By the Schwartz–Zippel lemma, "Is this arithmetic formula identically zero?" is in coRP $\subseteq$ BPP $\subset$ P/poly, with the second inclusion by Adleman's theorem. By basically following the proof, but using the improved error bound that comes from the original algorithm only having one-sided error, one gets an algorithm that computes suitable advice. (equivalently, a suitable circuit)

Is there any known P/poly algorithm for this problem with advice that can be computed faster?

(I already know about www.cs.sfu.ca/~kabanets/Research/poly.html)


The Schwartz-Zippel lemma is very fast, only one evaluation of the formula at one random point. There's nothing better known that minimizes time and error as well as Schwartz-Zippel. But Schwartz-Zippel requires a lot of randomness in each repetition: a fresh new point of n elements.

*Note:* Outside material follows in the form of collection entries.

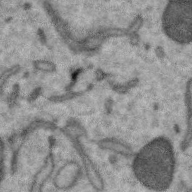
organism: Zebra finch
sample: Brain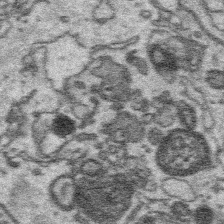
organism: Platynereis dumerilii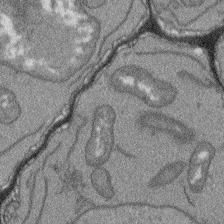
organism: Arabidopsis thaliana
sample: Root tip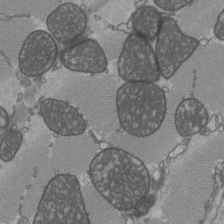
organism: C57BL Mouse
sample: Heart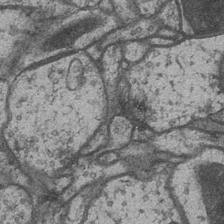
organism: Drosophila
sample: Optic medulla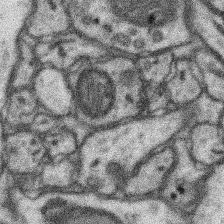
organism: Mouse
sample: Somatosensory cortex neuropil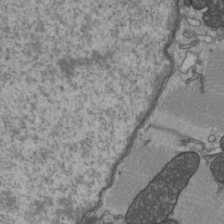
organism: C57BL Mouse
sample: Heart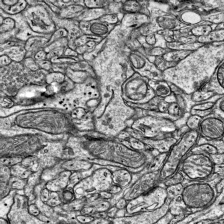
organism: Mouse
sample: Visual Cortex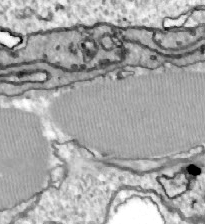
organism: Zebrafish
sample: Actinotrichia fibers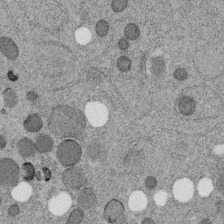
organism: C. elegans
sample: C. elegans embryo early stage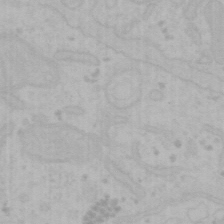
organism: Mouse
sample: Choroid plexus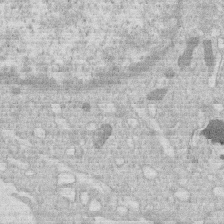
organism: Human
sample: Macrophage cells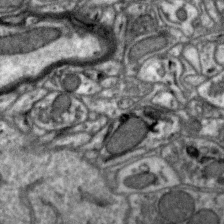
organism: Zebra finch
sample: Brain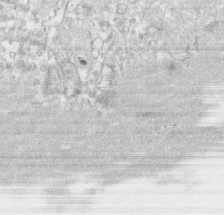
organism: Human
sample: CRL-1474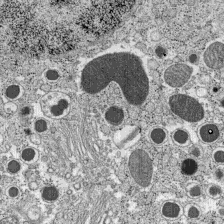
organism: C57BL Mouse
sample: Pancreatic islet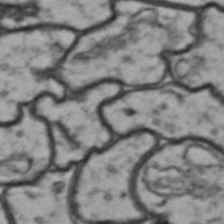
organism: Drosophila
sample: Brain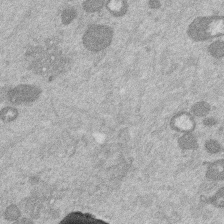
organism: Mouse
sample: Dividing mouse embryo 1 cell stage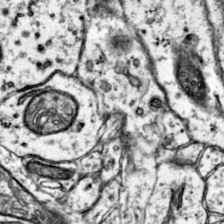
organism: Mouse
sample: Primary visual cortex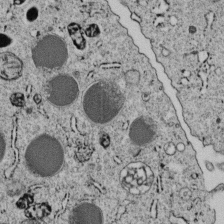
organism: C. elegans
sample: C. elegans embryo early stage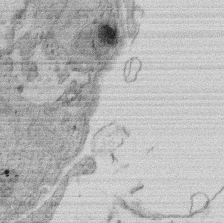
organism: Rat
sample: Salivary granule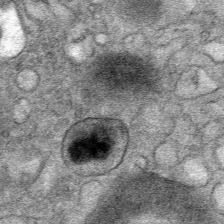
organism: Mouse
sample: Mouse Salivary gland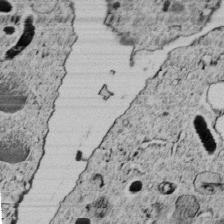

Have you tried some of the polynomial identity tests with better tradeoffs between randomness and error? Their running time (and the running time dependence on the error) is a bit worse than Schwartz-Zippel, but the number of random bits needed is much less than Schwartz-Zippel. So in the application of Adleman's theorem, the sizes of the witnesses you need to hard-code in the non-uniform circuit will shrink, but the time dependence on error increases, potentially making the number of necessary witnesses increase. Given these complex tradeoffs, I'm not sure which of them would work best for obtaining small circuits.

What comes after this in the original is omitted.